I have to admit, I love having my house to myself, doing all the cooking, and being in charge of how everything is done. It's nice to take back some of the control I had given up. I can't tell you how many times I've found something and said "what in the world is this and why are we keeping it?" I sent four garbage bags full of junk to the trash that was being kept for God knows what reason. Needless to say, it's nice to get things cleaned up and organized.

If only I were split into two people. One Mom to do all the cooking and cleaning and one Mom to do all the playing, laughing, and snuggling. This is the challenge that all Mothers, everywhere, for all time have faced. Over stretched Moms unite!
I took the girls to S&R yesterday to do some grocery shopping. They were the only kids there. Bringing your kids shopping here is like bringing your kids to a matinee movie in the States. It just isn't done. Adelaide insisted on wearing her "Fancy Nancy" shoes, which have heels and go "click clack" when she walks. She sat in the cart with her sister but when she saw two ladies with heels on she pleaded with me to get down so she could click clack in her heels so everyone could see and hear her shoes. I love this girl! I had to say no because if daughter number one got down daughter number two would have wanted to as well. You know the drill.
I took some cute pictures of Arabella yesterday when Addie was at school. She has an unnatural obsession with the dog's leash. She carries this thing all over the house and completely looses it when you try to take it from her. I even bought a new retractable leash and collar complete with dog tags that shake. She still prefers Lucy's leash. She's adorable getting ready to walk Lucy for the morning. She's also obsessed with the refrigerator. I know when she's really hungry because she wants to hang out inside the fridge. She's always trying to climb up the shelves and grab the food. She hides things in the fridge. I found Justin's i Pod arm band in the fridge yesterday. Arabella cracks me up. Today Adelaide was such a huge helper. I told her that when her sister took a nap I was going to mop the floors and clean the bathrooms. I suggested that she sit and play with her Barbies or color while I was busy but she wouldn't have it. "I want to be with you, Mommy" is what I heard over and over so she decided to help me clean. Some day she's going to laugh (or roll her eyes) when I tell her that when she was three she would rather help clean the toilets than play just so she could be with me. Once she smelled the Lysol she high tailed it out of the bathroom but she was an awesome helper mopping the floor.

Tuesday, August 24, 2010

keeping memories

Since having kids, I've played a mental game during all the wonderful sweet moments I have with them. I'll pause for a second and prompt myself to take a mental snapshot of the moment. I tell myself to focus really hard and remember all the details so that I will be able to recall the memory later on. A sweet hug, the smell of her hair, silly way she did this or that; the list of moments with my children that I try to imprint on my brain is infinite. I'm constantly afraid that the moment will slip by and be gone forever. Afraid I'll never be able to pull up that wonderful memory again.

And truthfully, I have never been able to recall all those tiny little moments, even if at the time I might have forced myself to memorize it second by second and inch by inch.
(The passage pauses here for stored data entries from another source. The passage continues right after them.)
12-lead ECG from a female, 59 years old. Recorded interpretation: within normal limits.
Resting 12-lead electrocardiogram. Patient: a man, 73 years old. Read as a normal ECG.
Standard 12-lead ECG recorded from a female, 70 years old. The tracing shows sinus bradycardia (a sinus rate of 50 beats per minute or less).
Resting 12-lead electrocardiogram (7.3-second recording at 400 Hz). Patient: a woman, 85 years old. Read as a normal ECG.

Sure, I can bring up all the firsts and the frequently talked about milestones. Those things are easily recalled but it's the fleeting sweet moments that I've tried so hard to hold on to that just don't ever seem to come back to me.
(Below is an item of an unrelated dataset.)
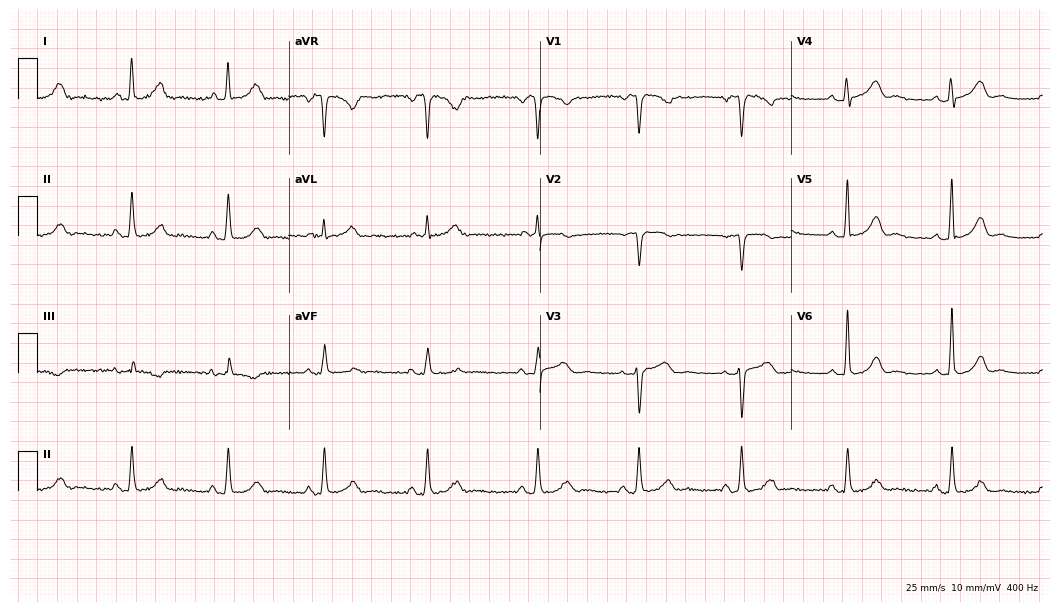
ECG — a female patient, 58 years old. Labelled as a normal ECG.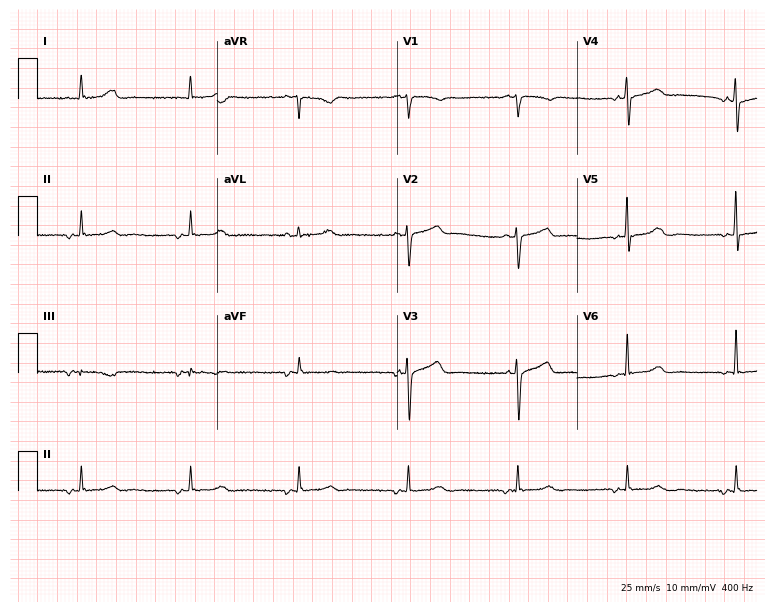
ECG — a 62-year-old female. Screened for six findings — first-degree AV block, right bundle branch block, left bundle branch block, sinus bradycardia, atrial fibrillation, sinus tachycardia — none is recorded.

Last night I was sitting with Arabella in her room for her bedtime routine. She was snuggled up under her little blanket on my lap with her "nana" (pacifier) death gripped in one hand, her other hand holding her sippy cup of milk to her mouth. The night light allowed us to steal glances at one another. She looked up periodically at me while I sang her bedtime songs. She kicked her leg up and plopped her chubby little 16 month old foot in the palm of my hand. She giggled because her feet are ticklish and I giggled because her chubby little 16 month old foot still barely fits in the palm of my hand. It's a beautiful little foot. I felt so much sentiment to this little foot in my palm that I started playing my mental game of memorizing how adorable it is, what it feels like, how Bella sounds as she laughs, the way the light shadows one side of her face, how her freshly washed and still damp hair smells like coconut; and on and on I'm trying to memorize the details so that some day in the future I can remember this precious moment and relive it's amazing beauty. Some day when she isn't 16 months old.

Then it hits me like a ton of bricks. I never remember these moments. As hard as I try they don't come to me months later in the vivid detail that I see them at the moment when they are happening. Suddenly I realize that I'm wasting my time trying desperately to memorize these special moments. Instead of trying to file away the memory for future enjoyment I should simply enjoy the moment IN the moment.
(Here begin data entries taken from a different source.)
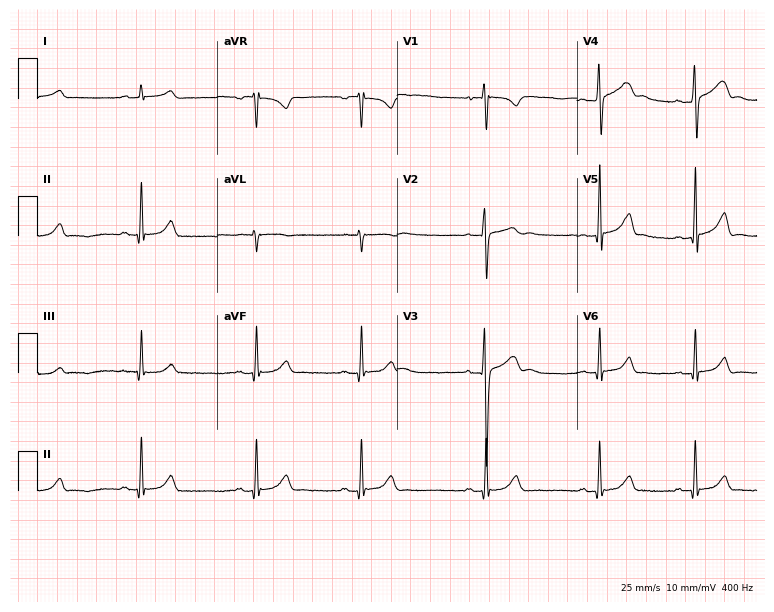
Electrocardiogram, a 17-year-old male patient. Overall reading on record: normal ECG.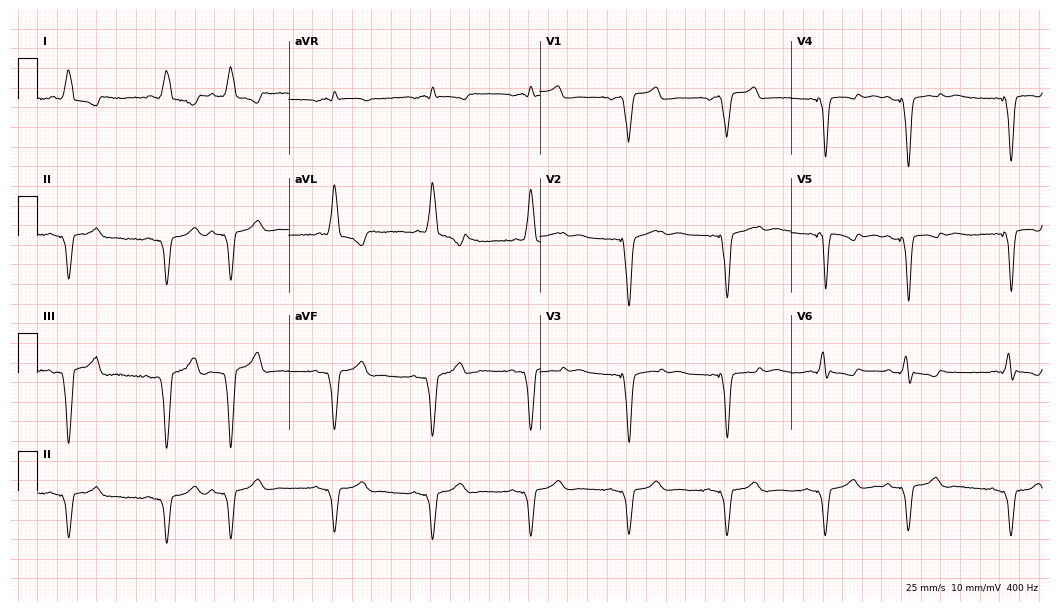
Standard 12-lead ECG recorded from a male, 73 years old. None of these six findings is recorded: first-degree AV block, right bundle branch block (RBBB), left bundle branch block (LBBB), sinus bradycardia, atrial fibrillation (AF), sinus tachycardia. Only these six findings were labelled.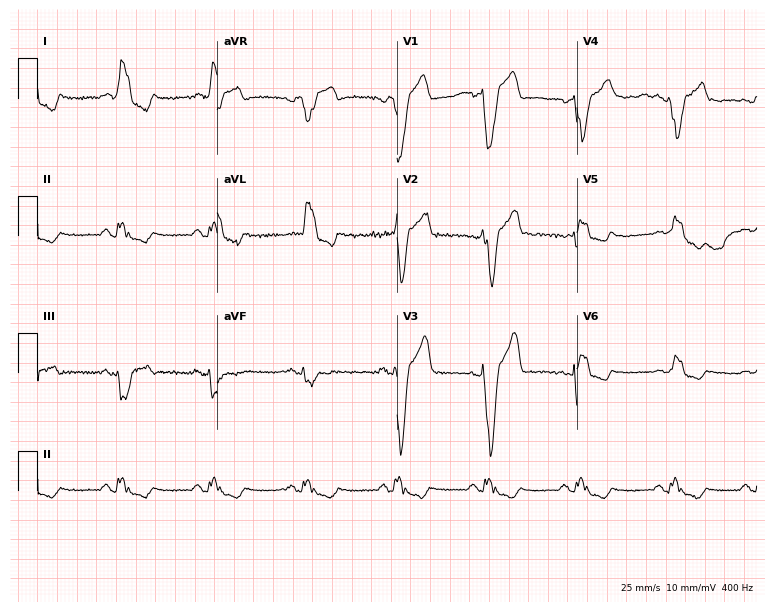
Electrocardiogram, a 60-year-old male. Interpretation includes left bundle branch block.

Having had this minor revelation sitting there in my youngest daughter's bedroom, I smile down at her and she glances upward to me letting the milk dribble down the side of her mouth. She smiles again and kicks her little foot up and then back in my hand. This time I just focus on enjoying every little morsel of that chubby 16 month old foot in the palm of my hand. It's precious and delicious and I'll never forget it.

Monday, August 23, 2010


My successes used to be measured by very different criteria. Now, they are measured by things like; how few toys are on the floor at the end of the day, how little mess is in the kitchen when I finally call it quits in the evening, when there are no new bruises on the littlest girls' head, or if Addie gets through the night without a nightmare.

Yesterday, I considered the entire day a success because between the hour of 3:30PM and 4:30PM not only did I make dinner for my family, but I answered an important question my 3 year old very dramatically came into the kitchen and asked me.

"Mommy, how do fairy princesses fly?"

I then demonstrated for her exactly how they fly. And she bought it. We flew around the kitchen together. And then she ate her dinner!


Sunday, August 22, 2010

teaching life lessons

Having a Filipino helper is like having a kindergartner in many ways. I never thought that hiring a live-in helper would require me to act not only as an employer but a teacher too. The well known "All I Ever Really Needed to Know I Learned in Kindergarten" by Robert Fulghum comes to mind in this kind of situation.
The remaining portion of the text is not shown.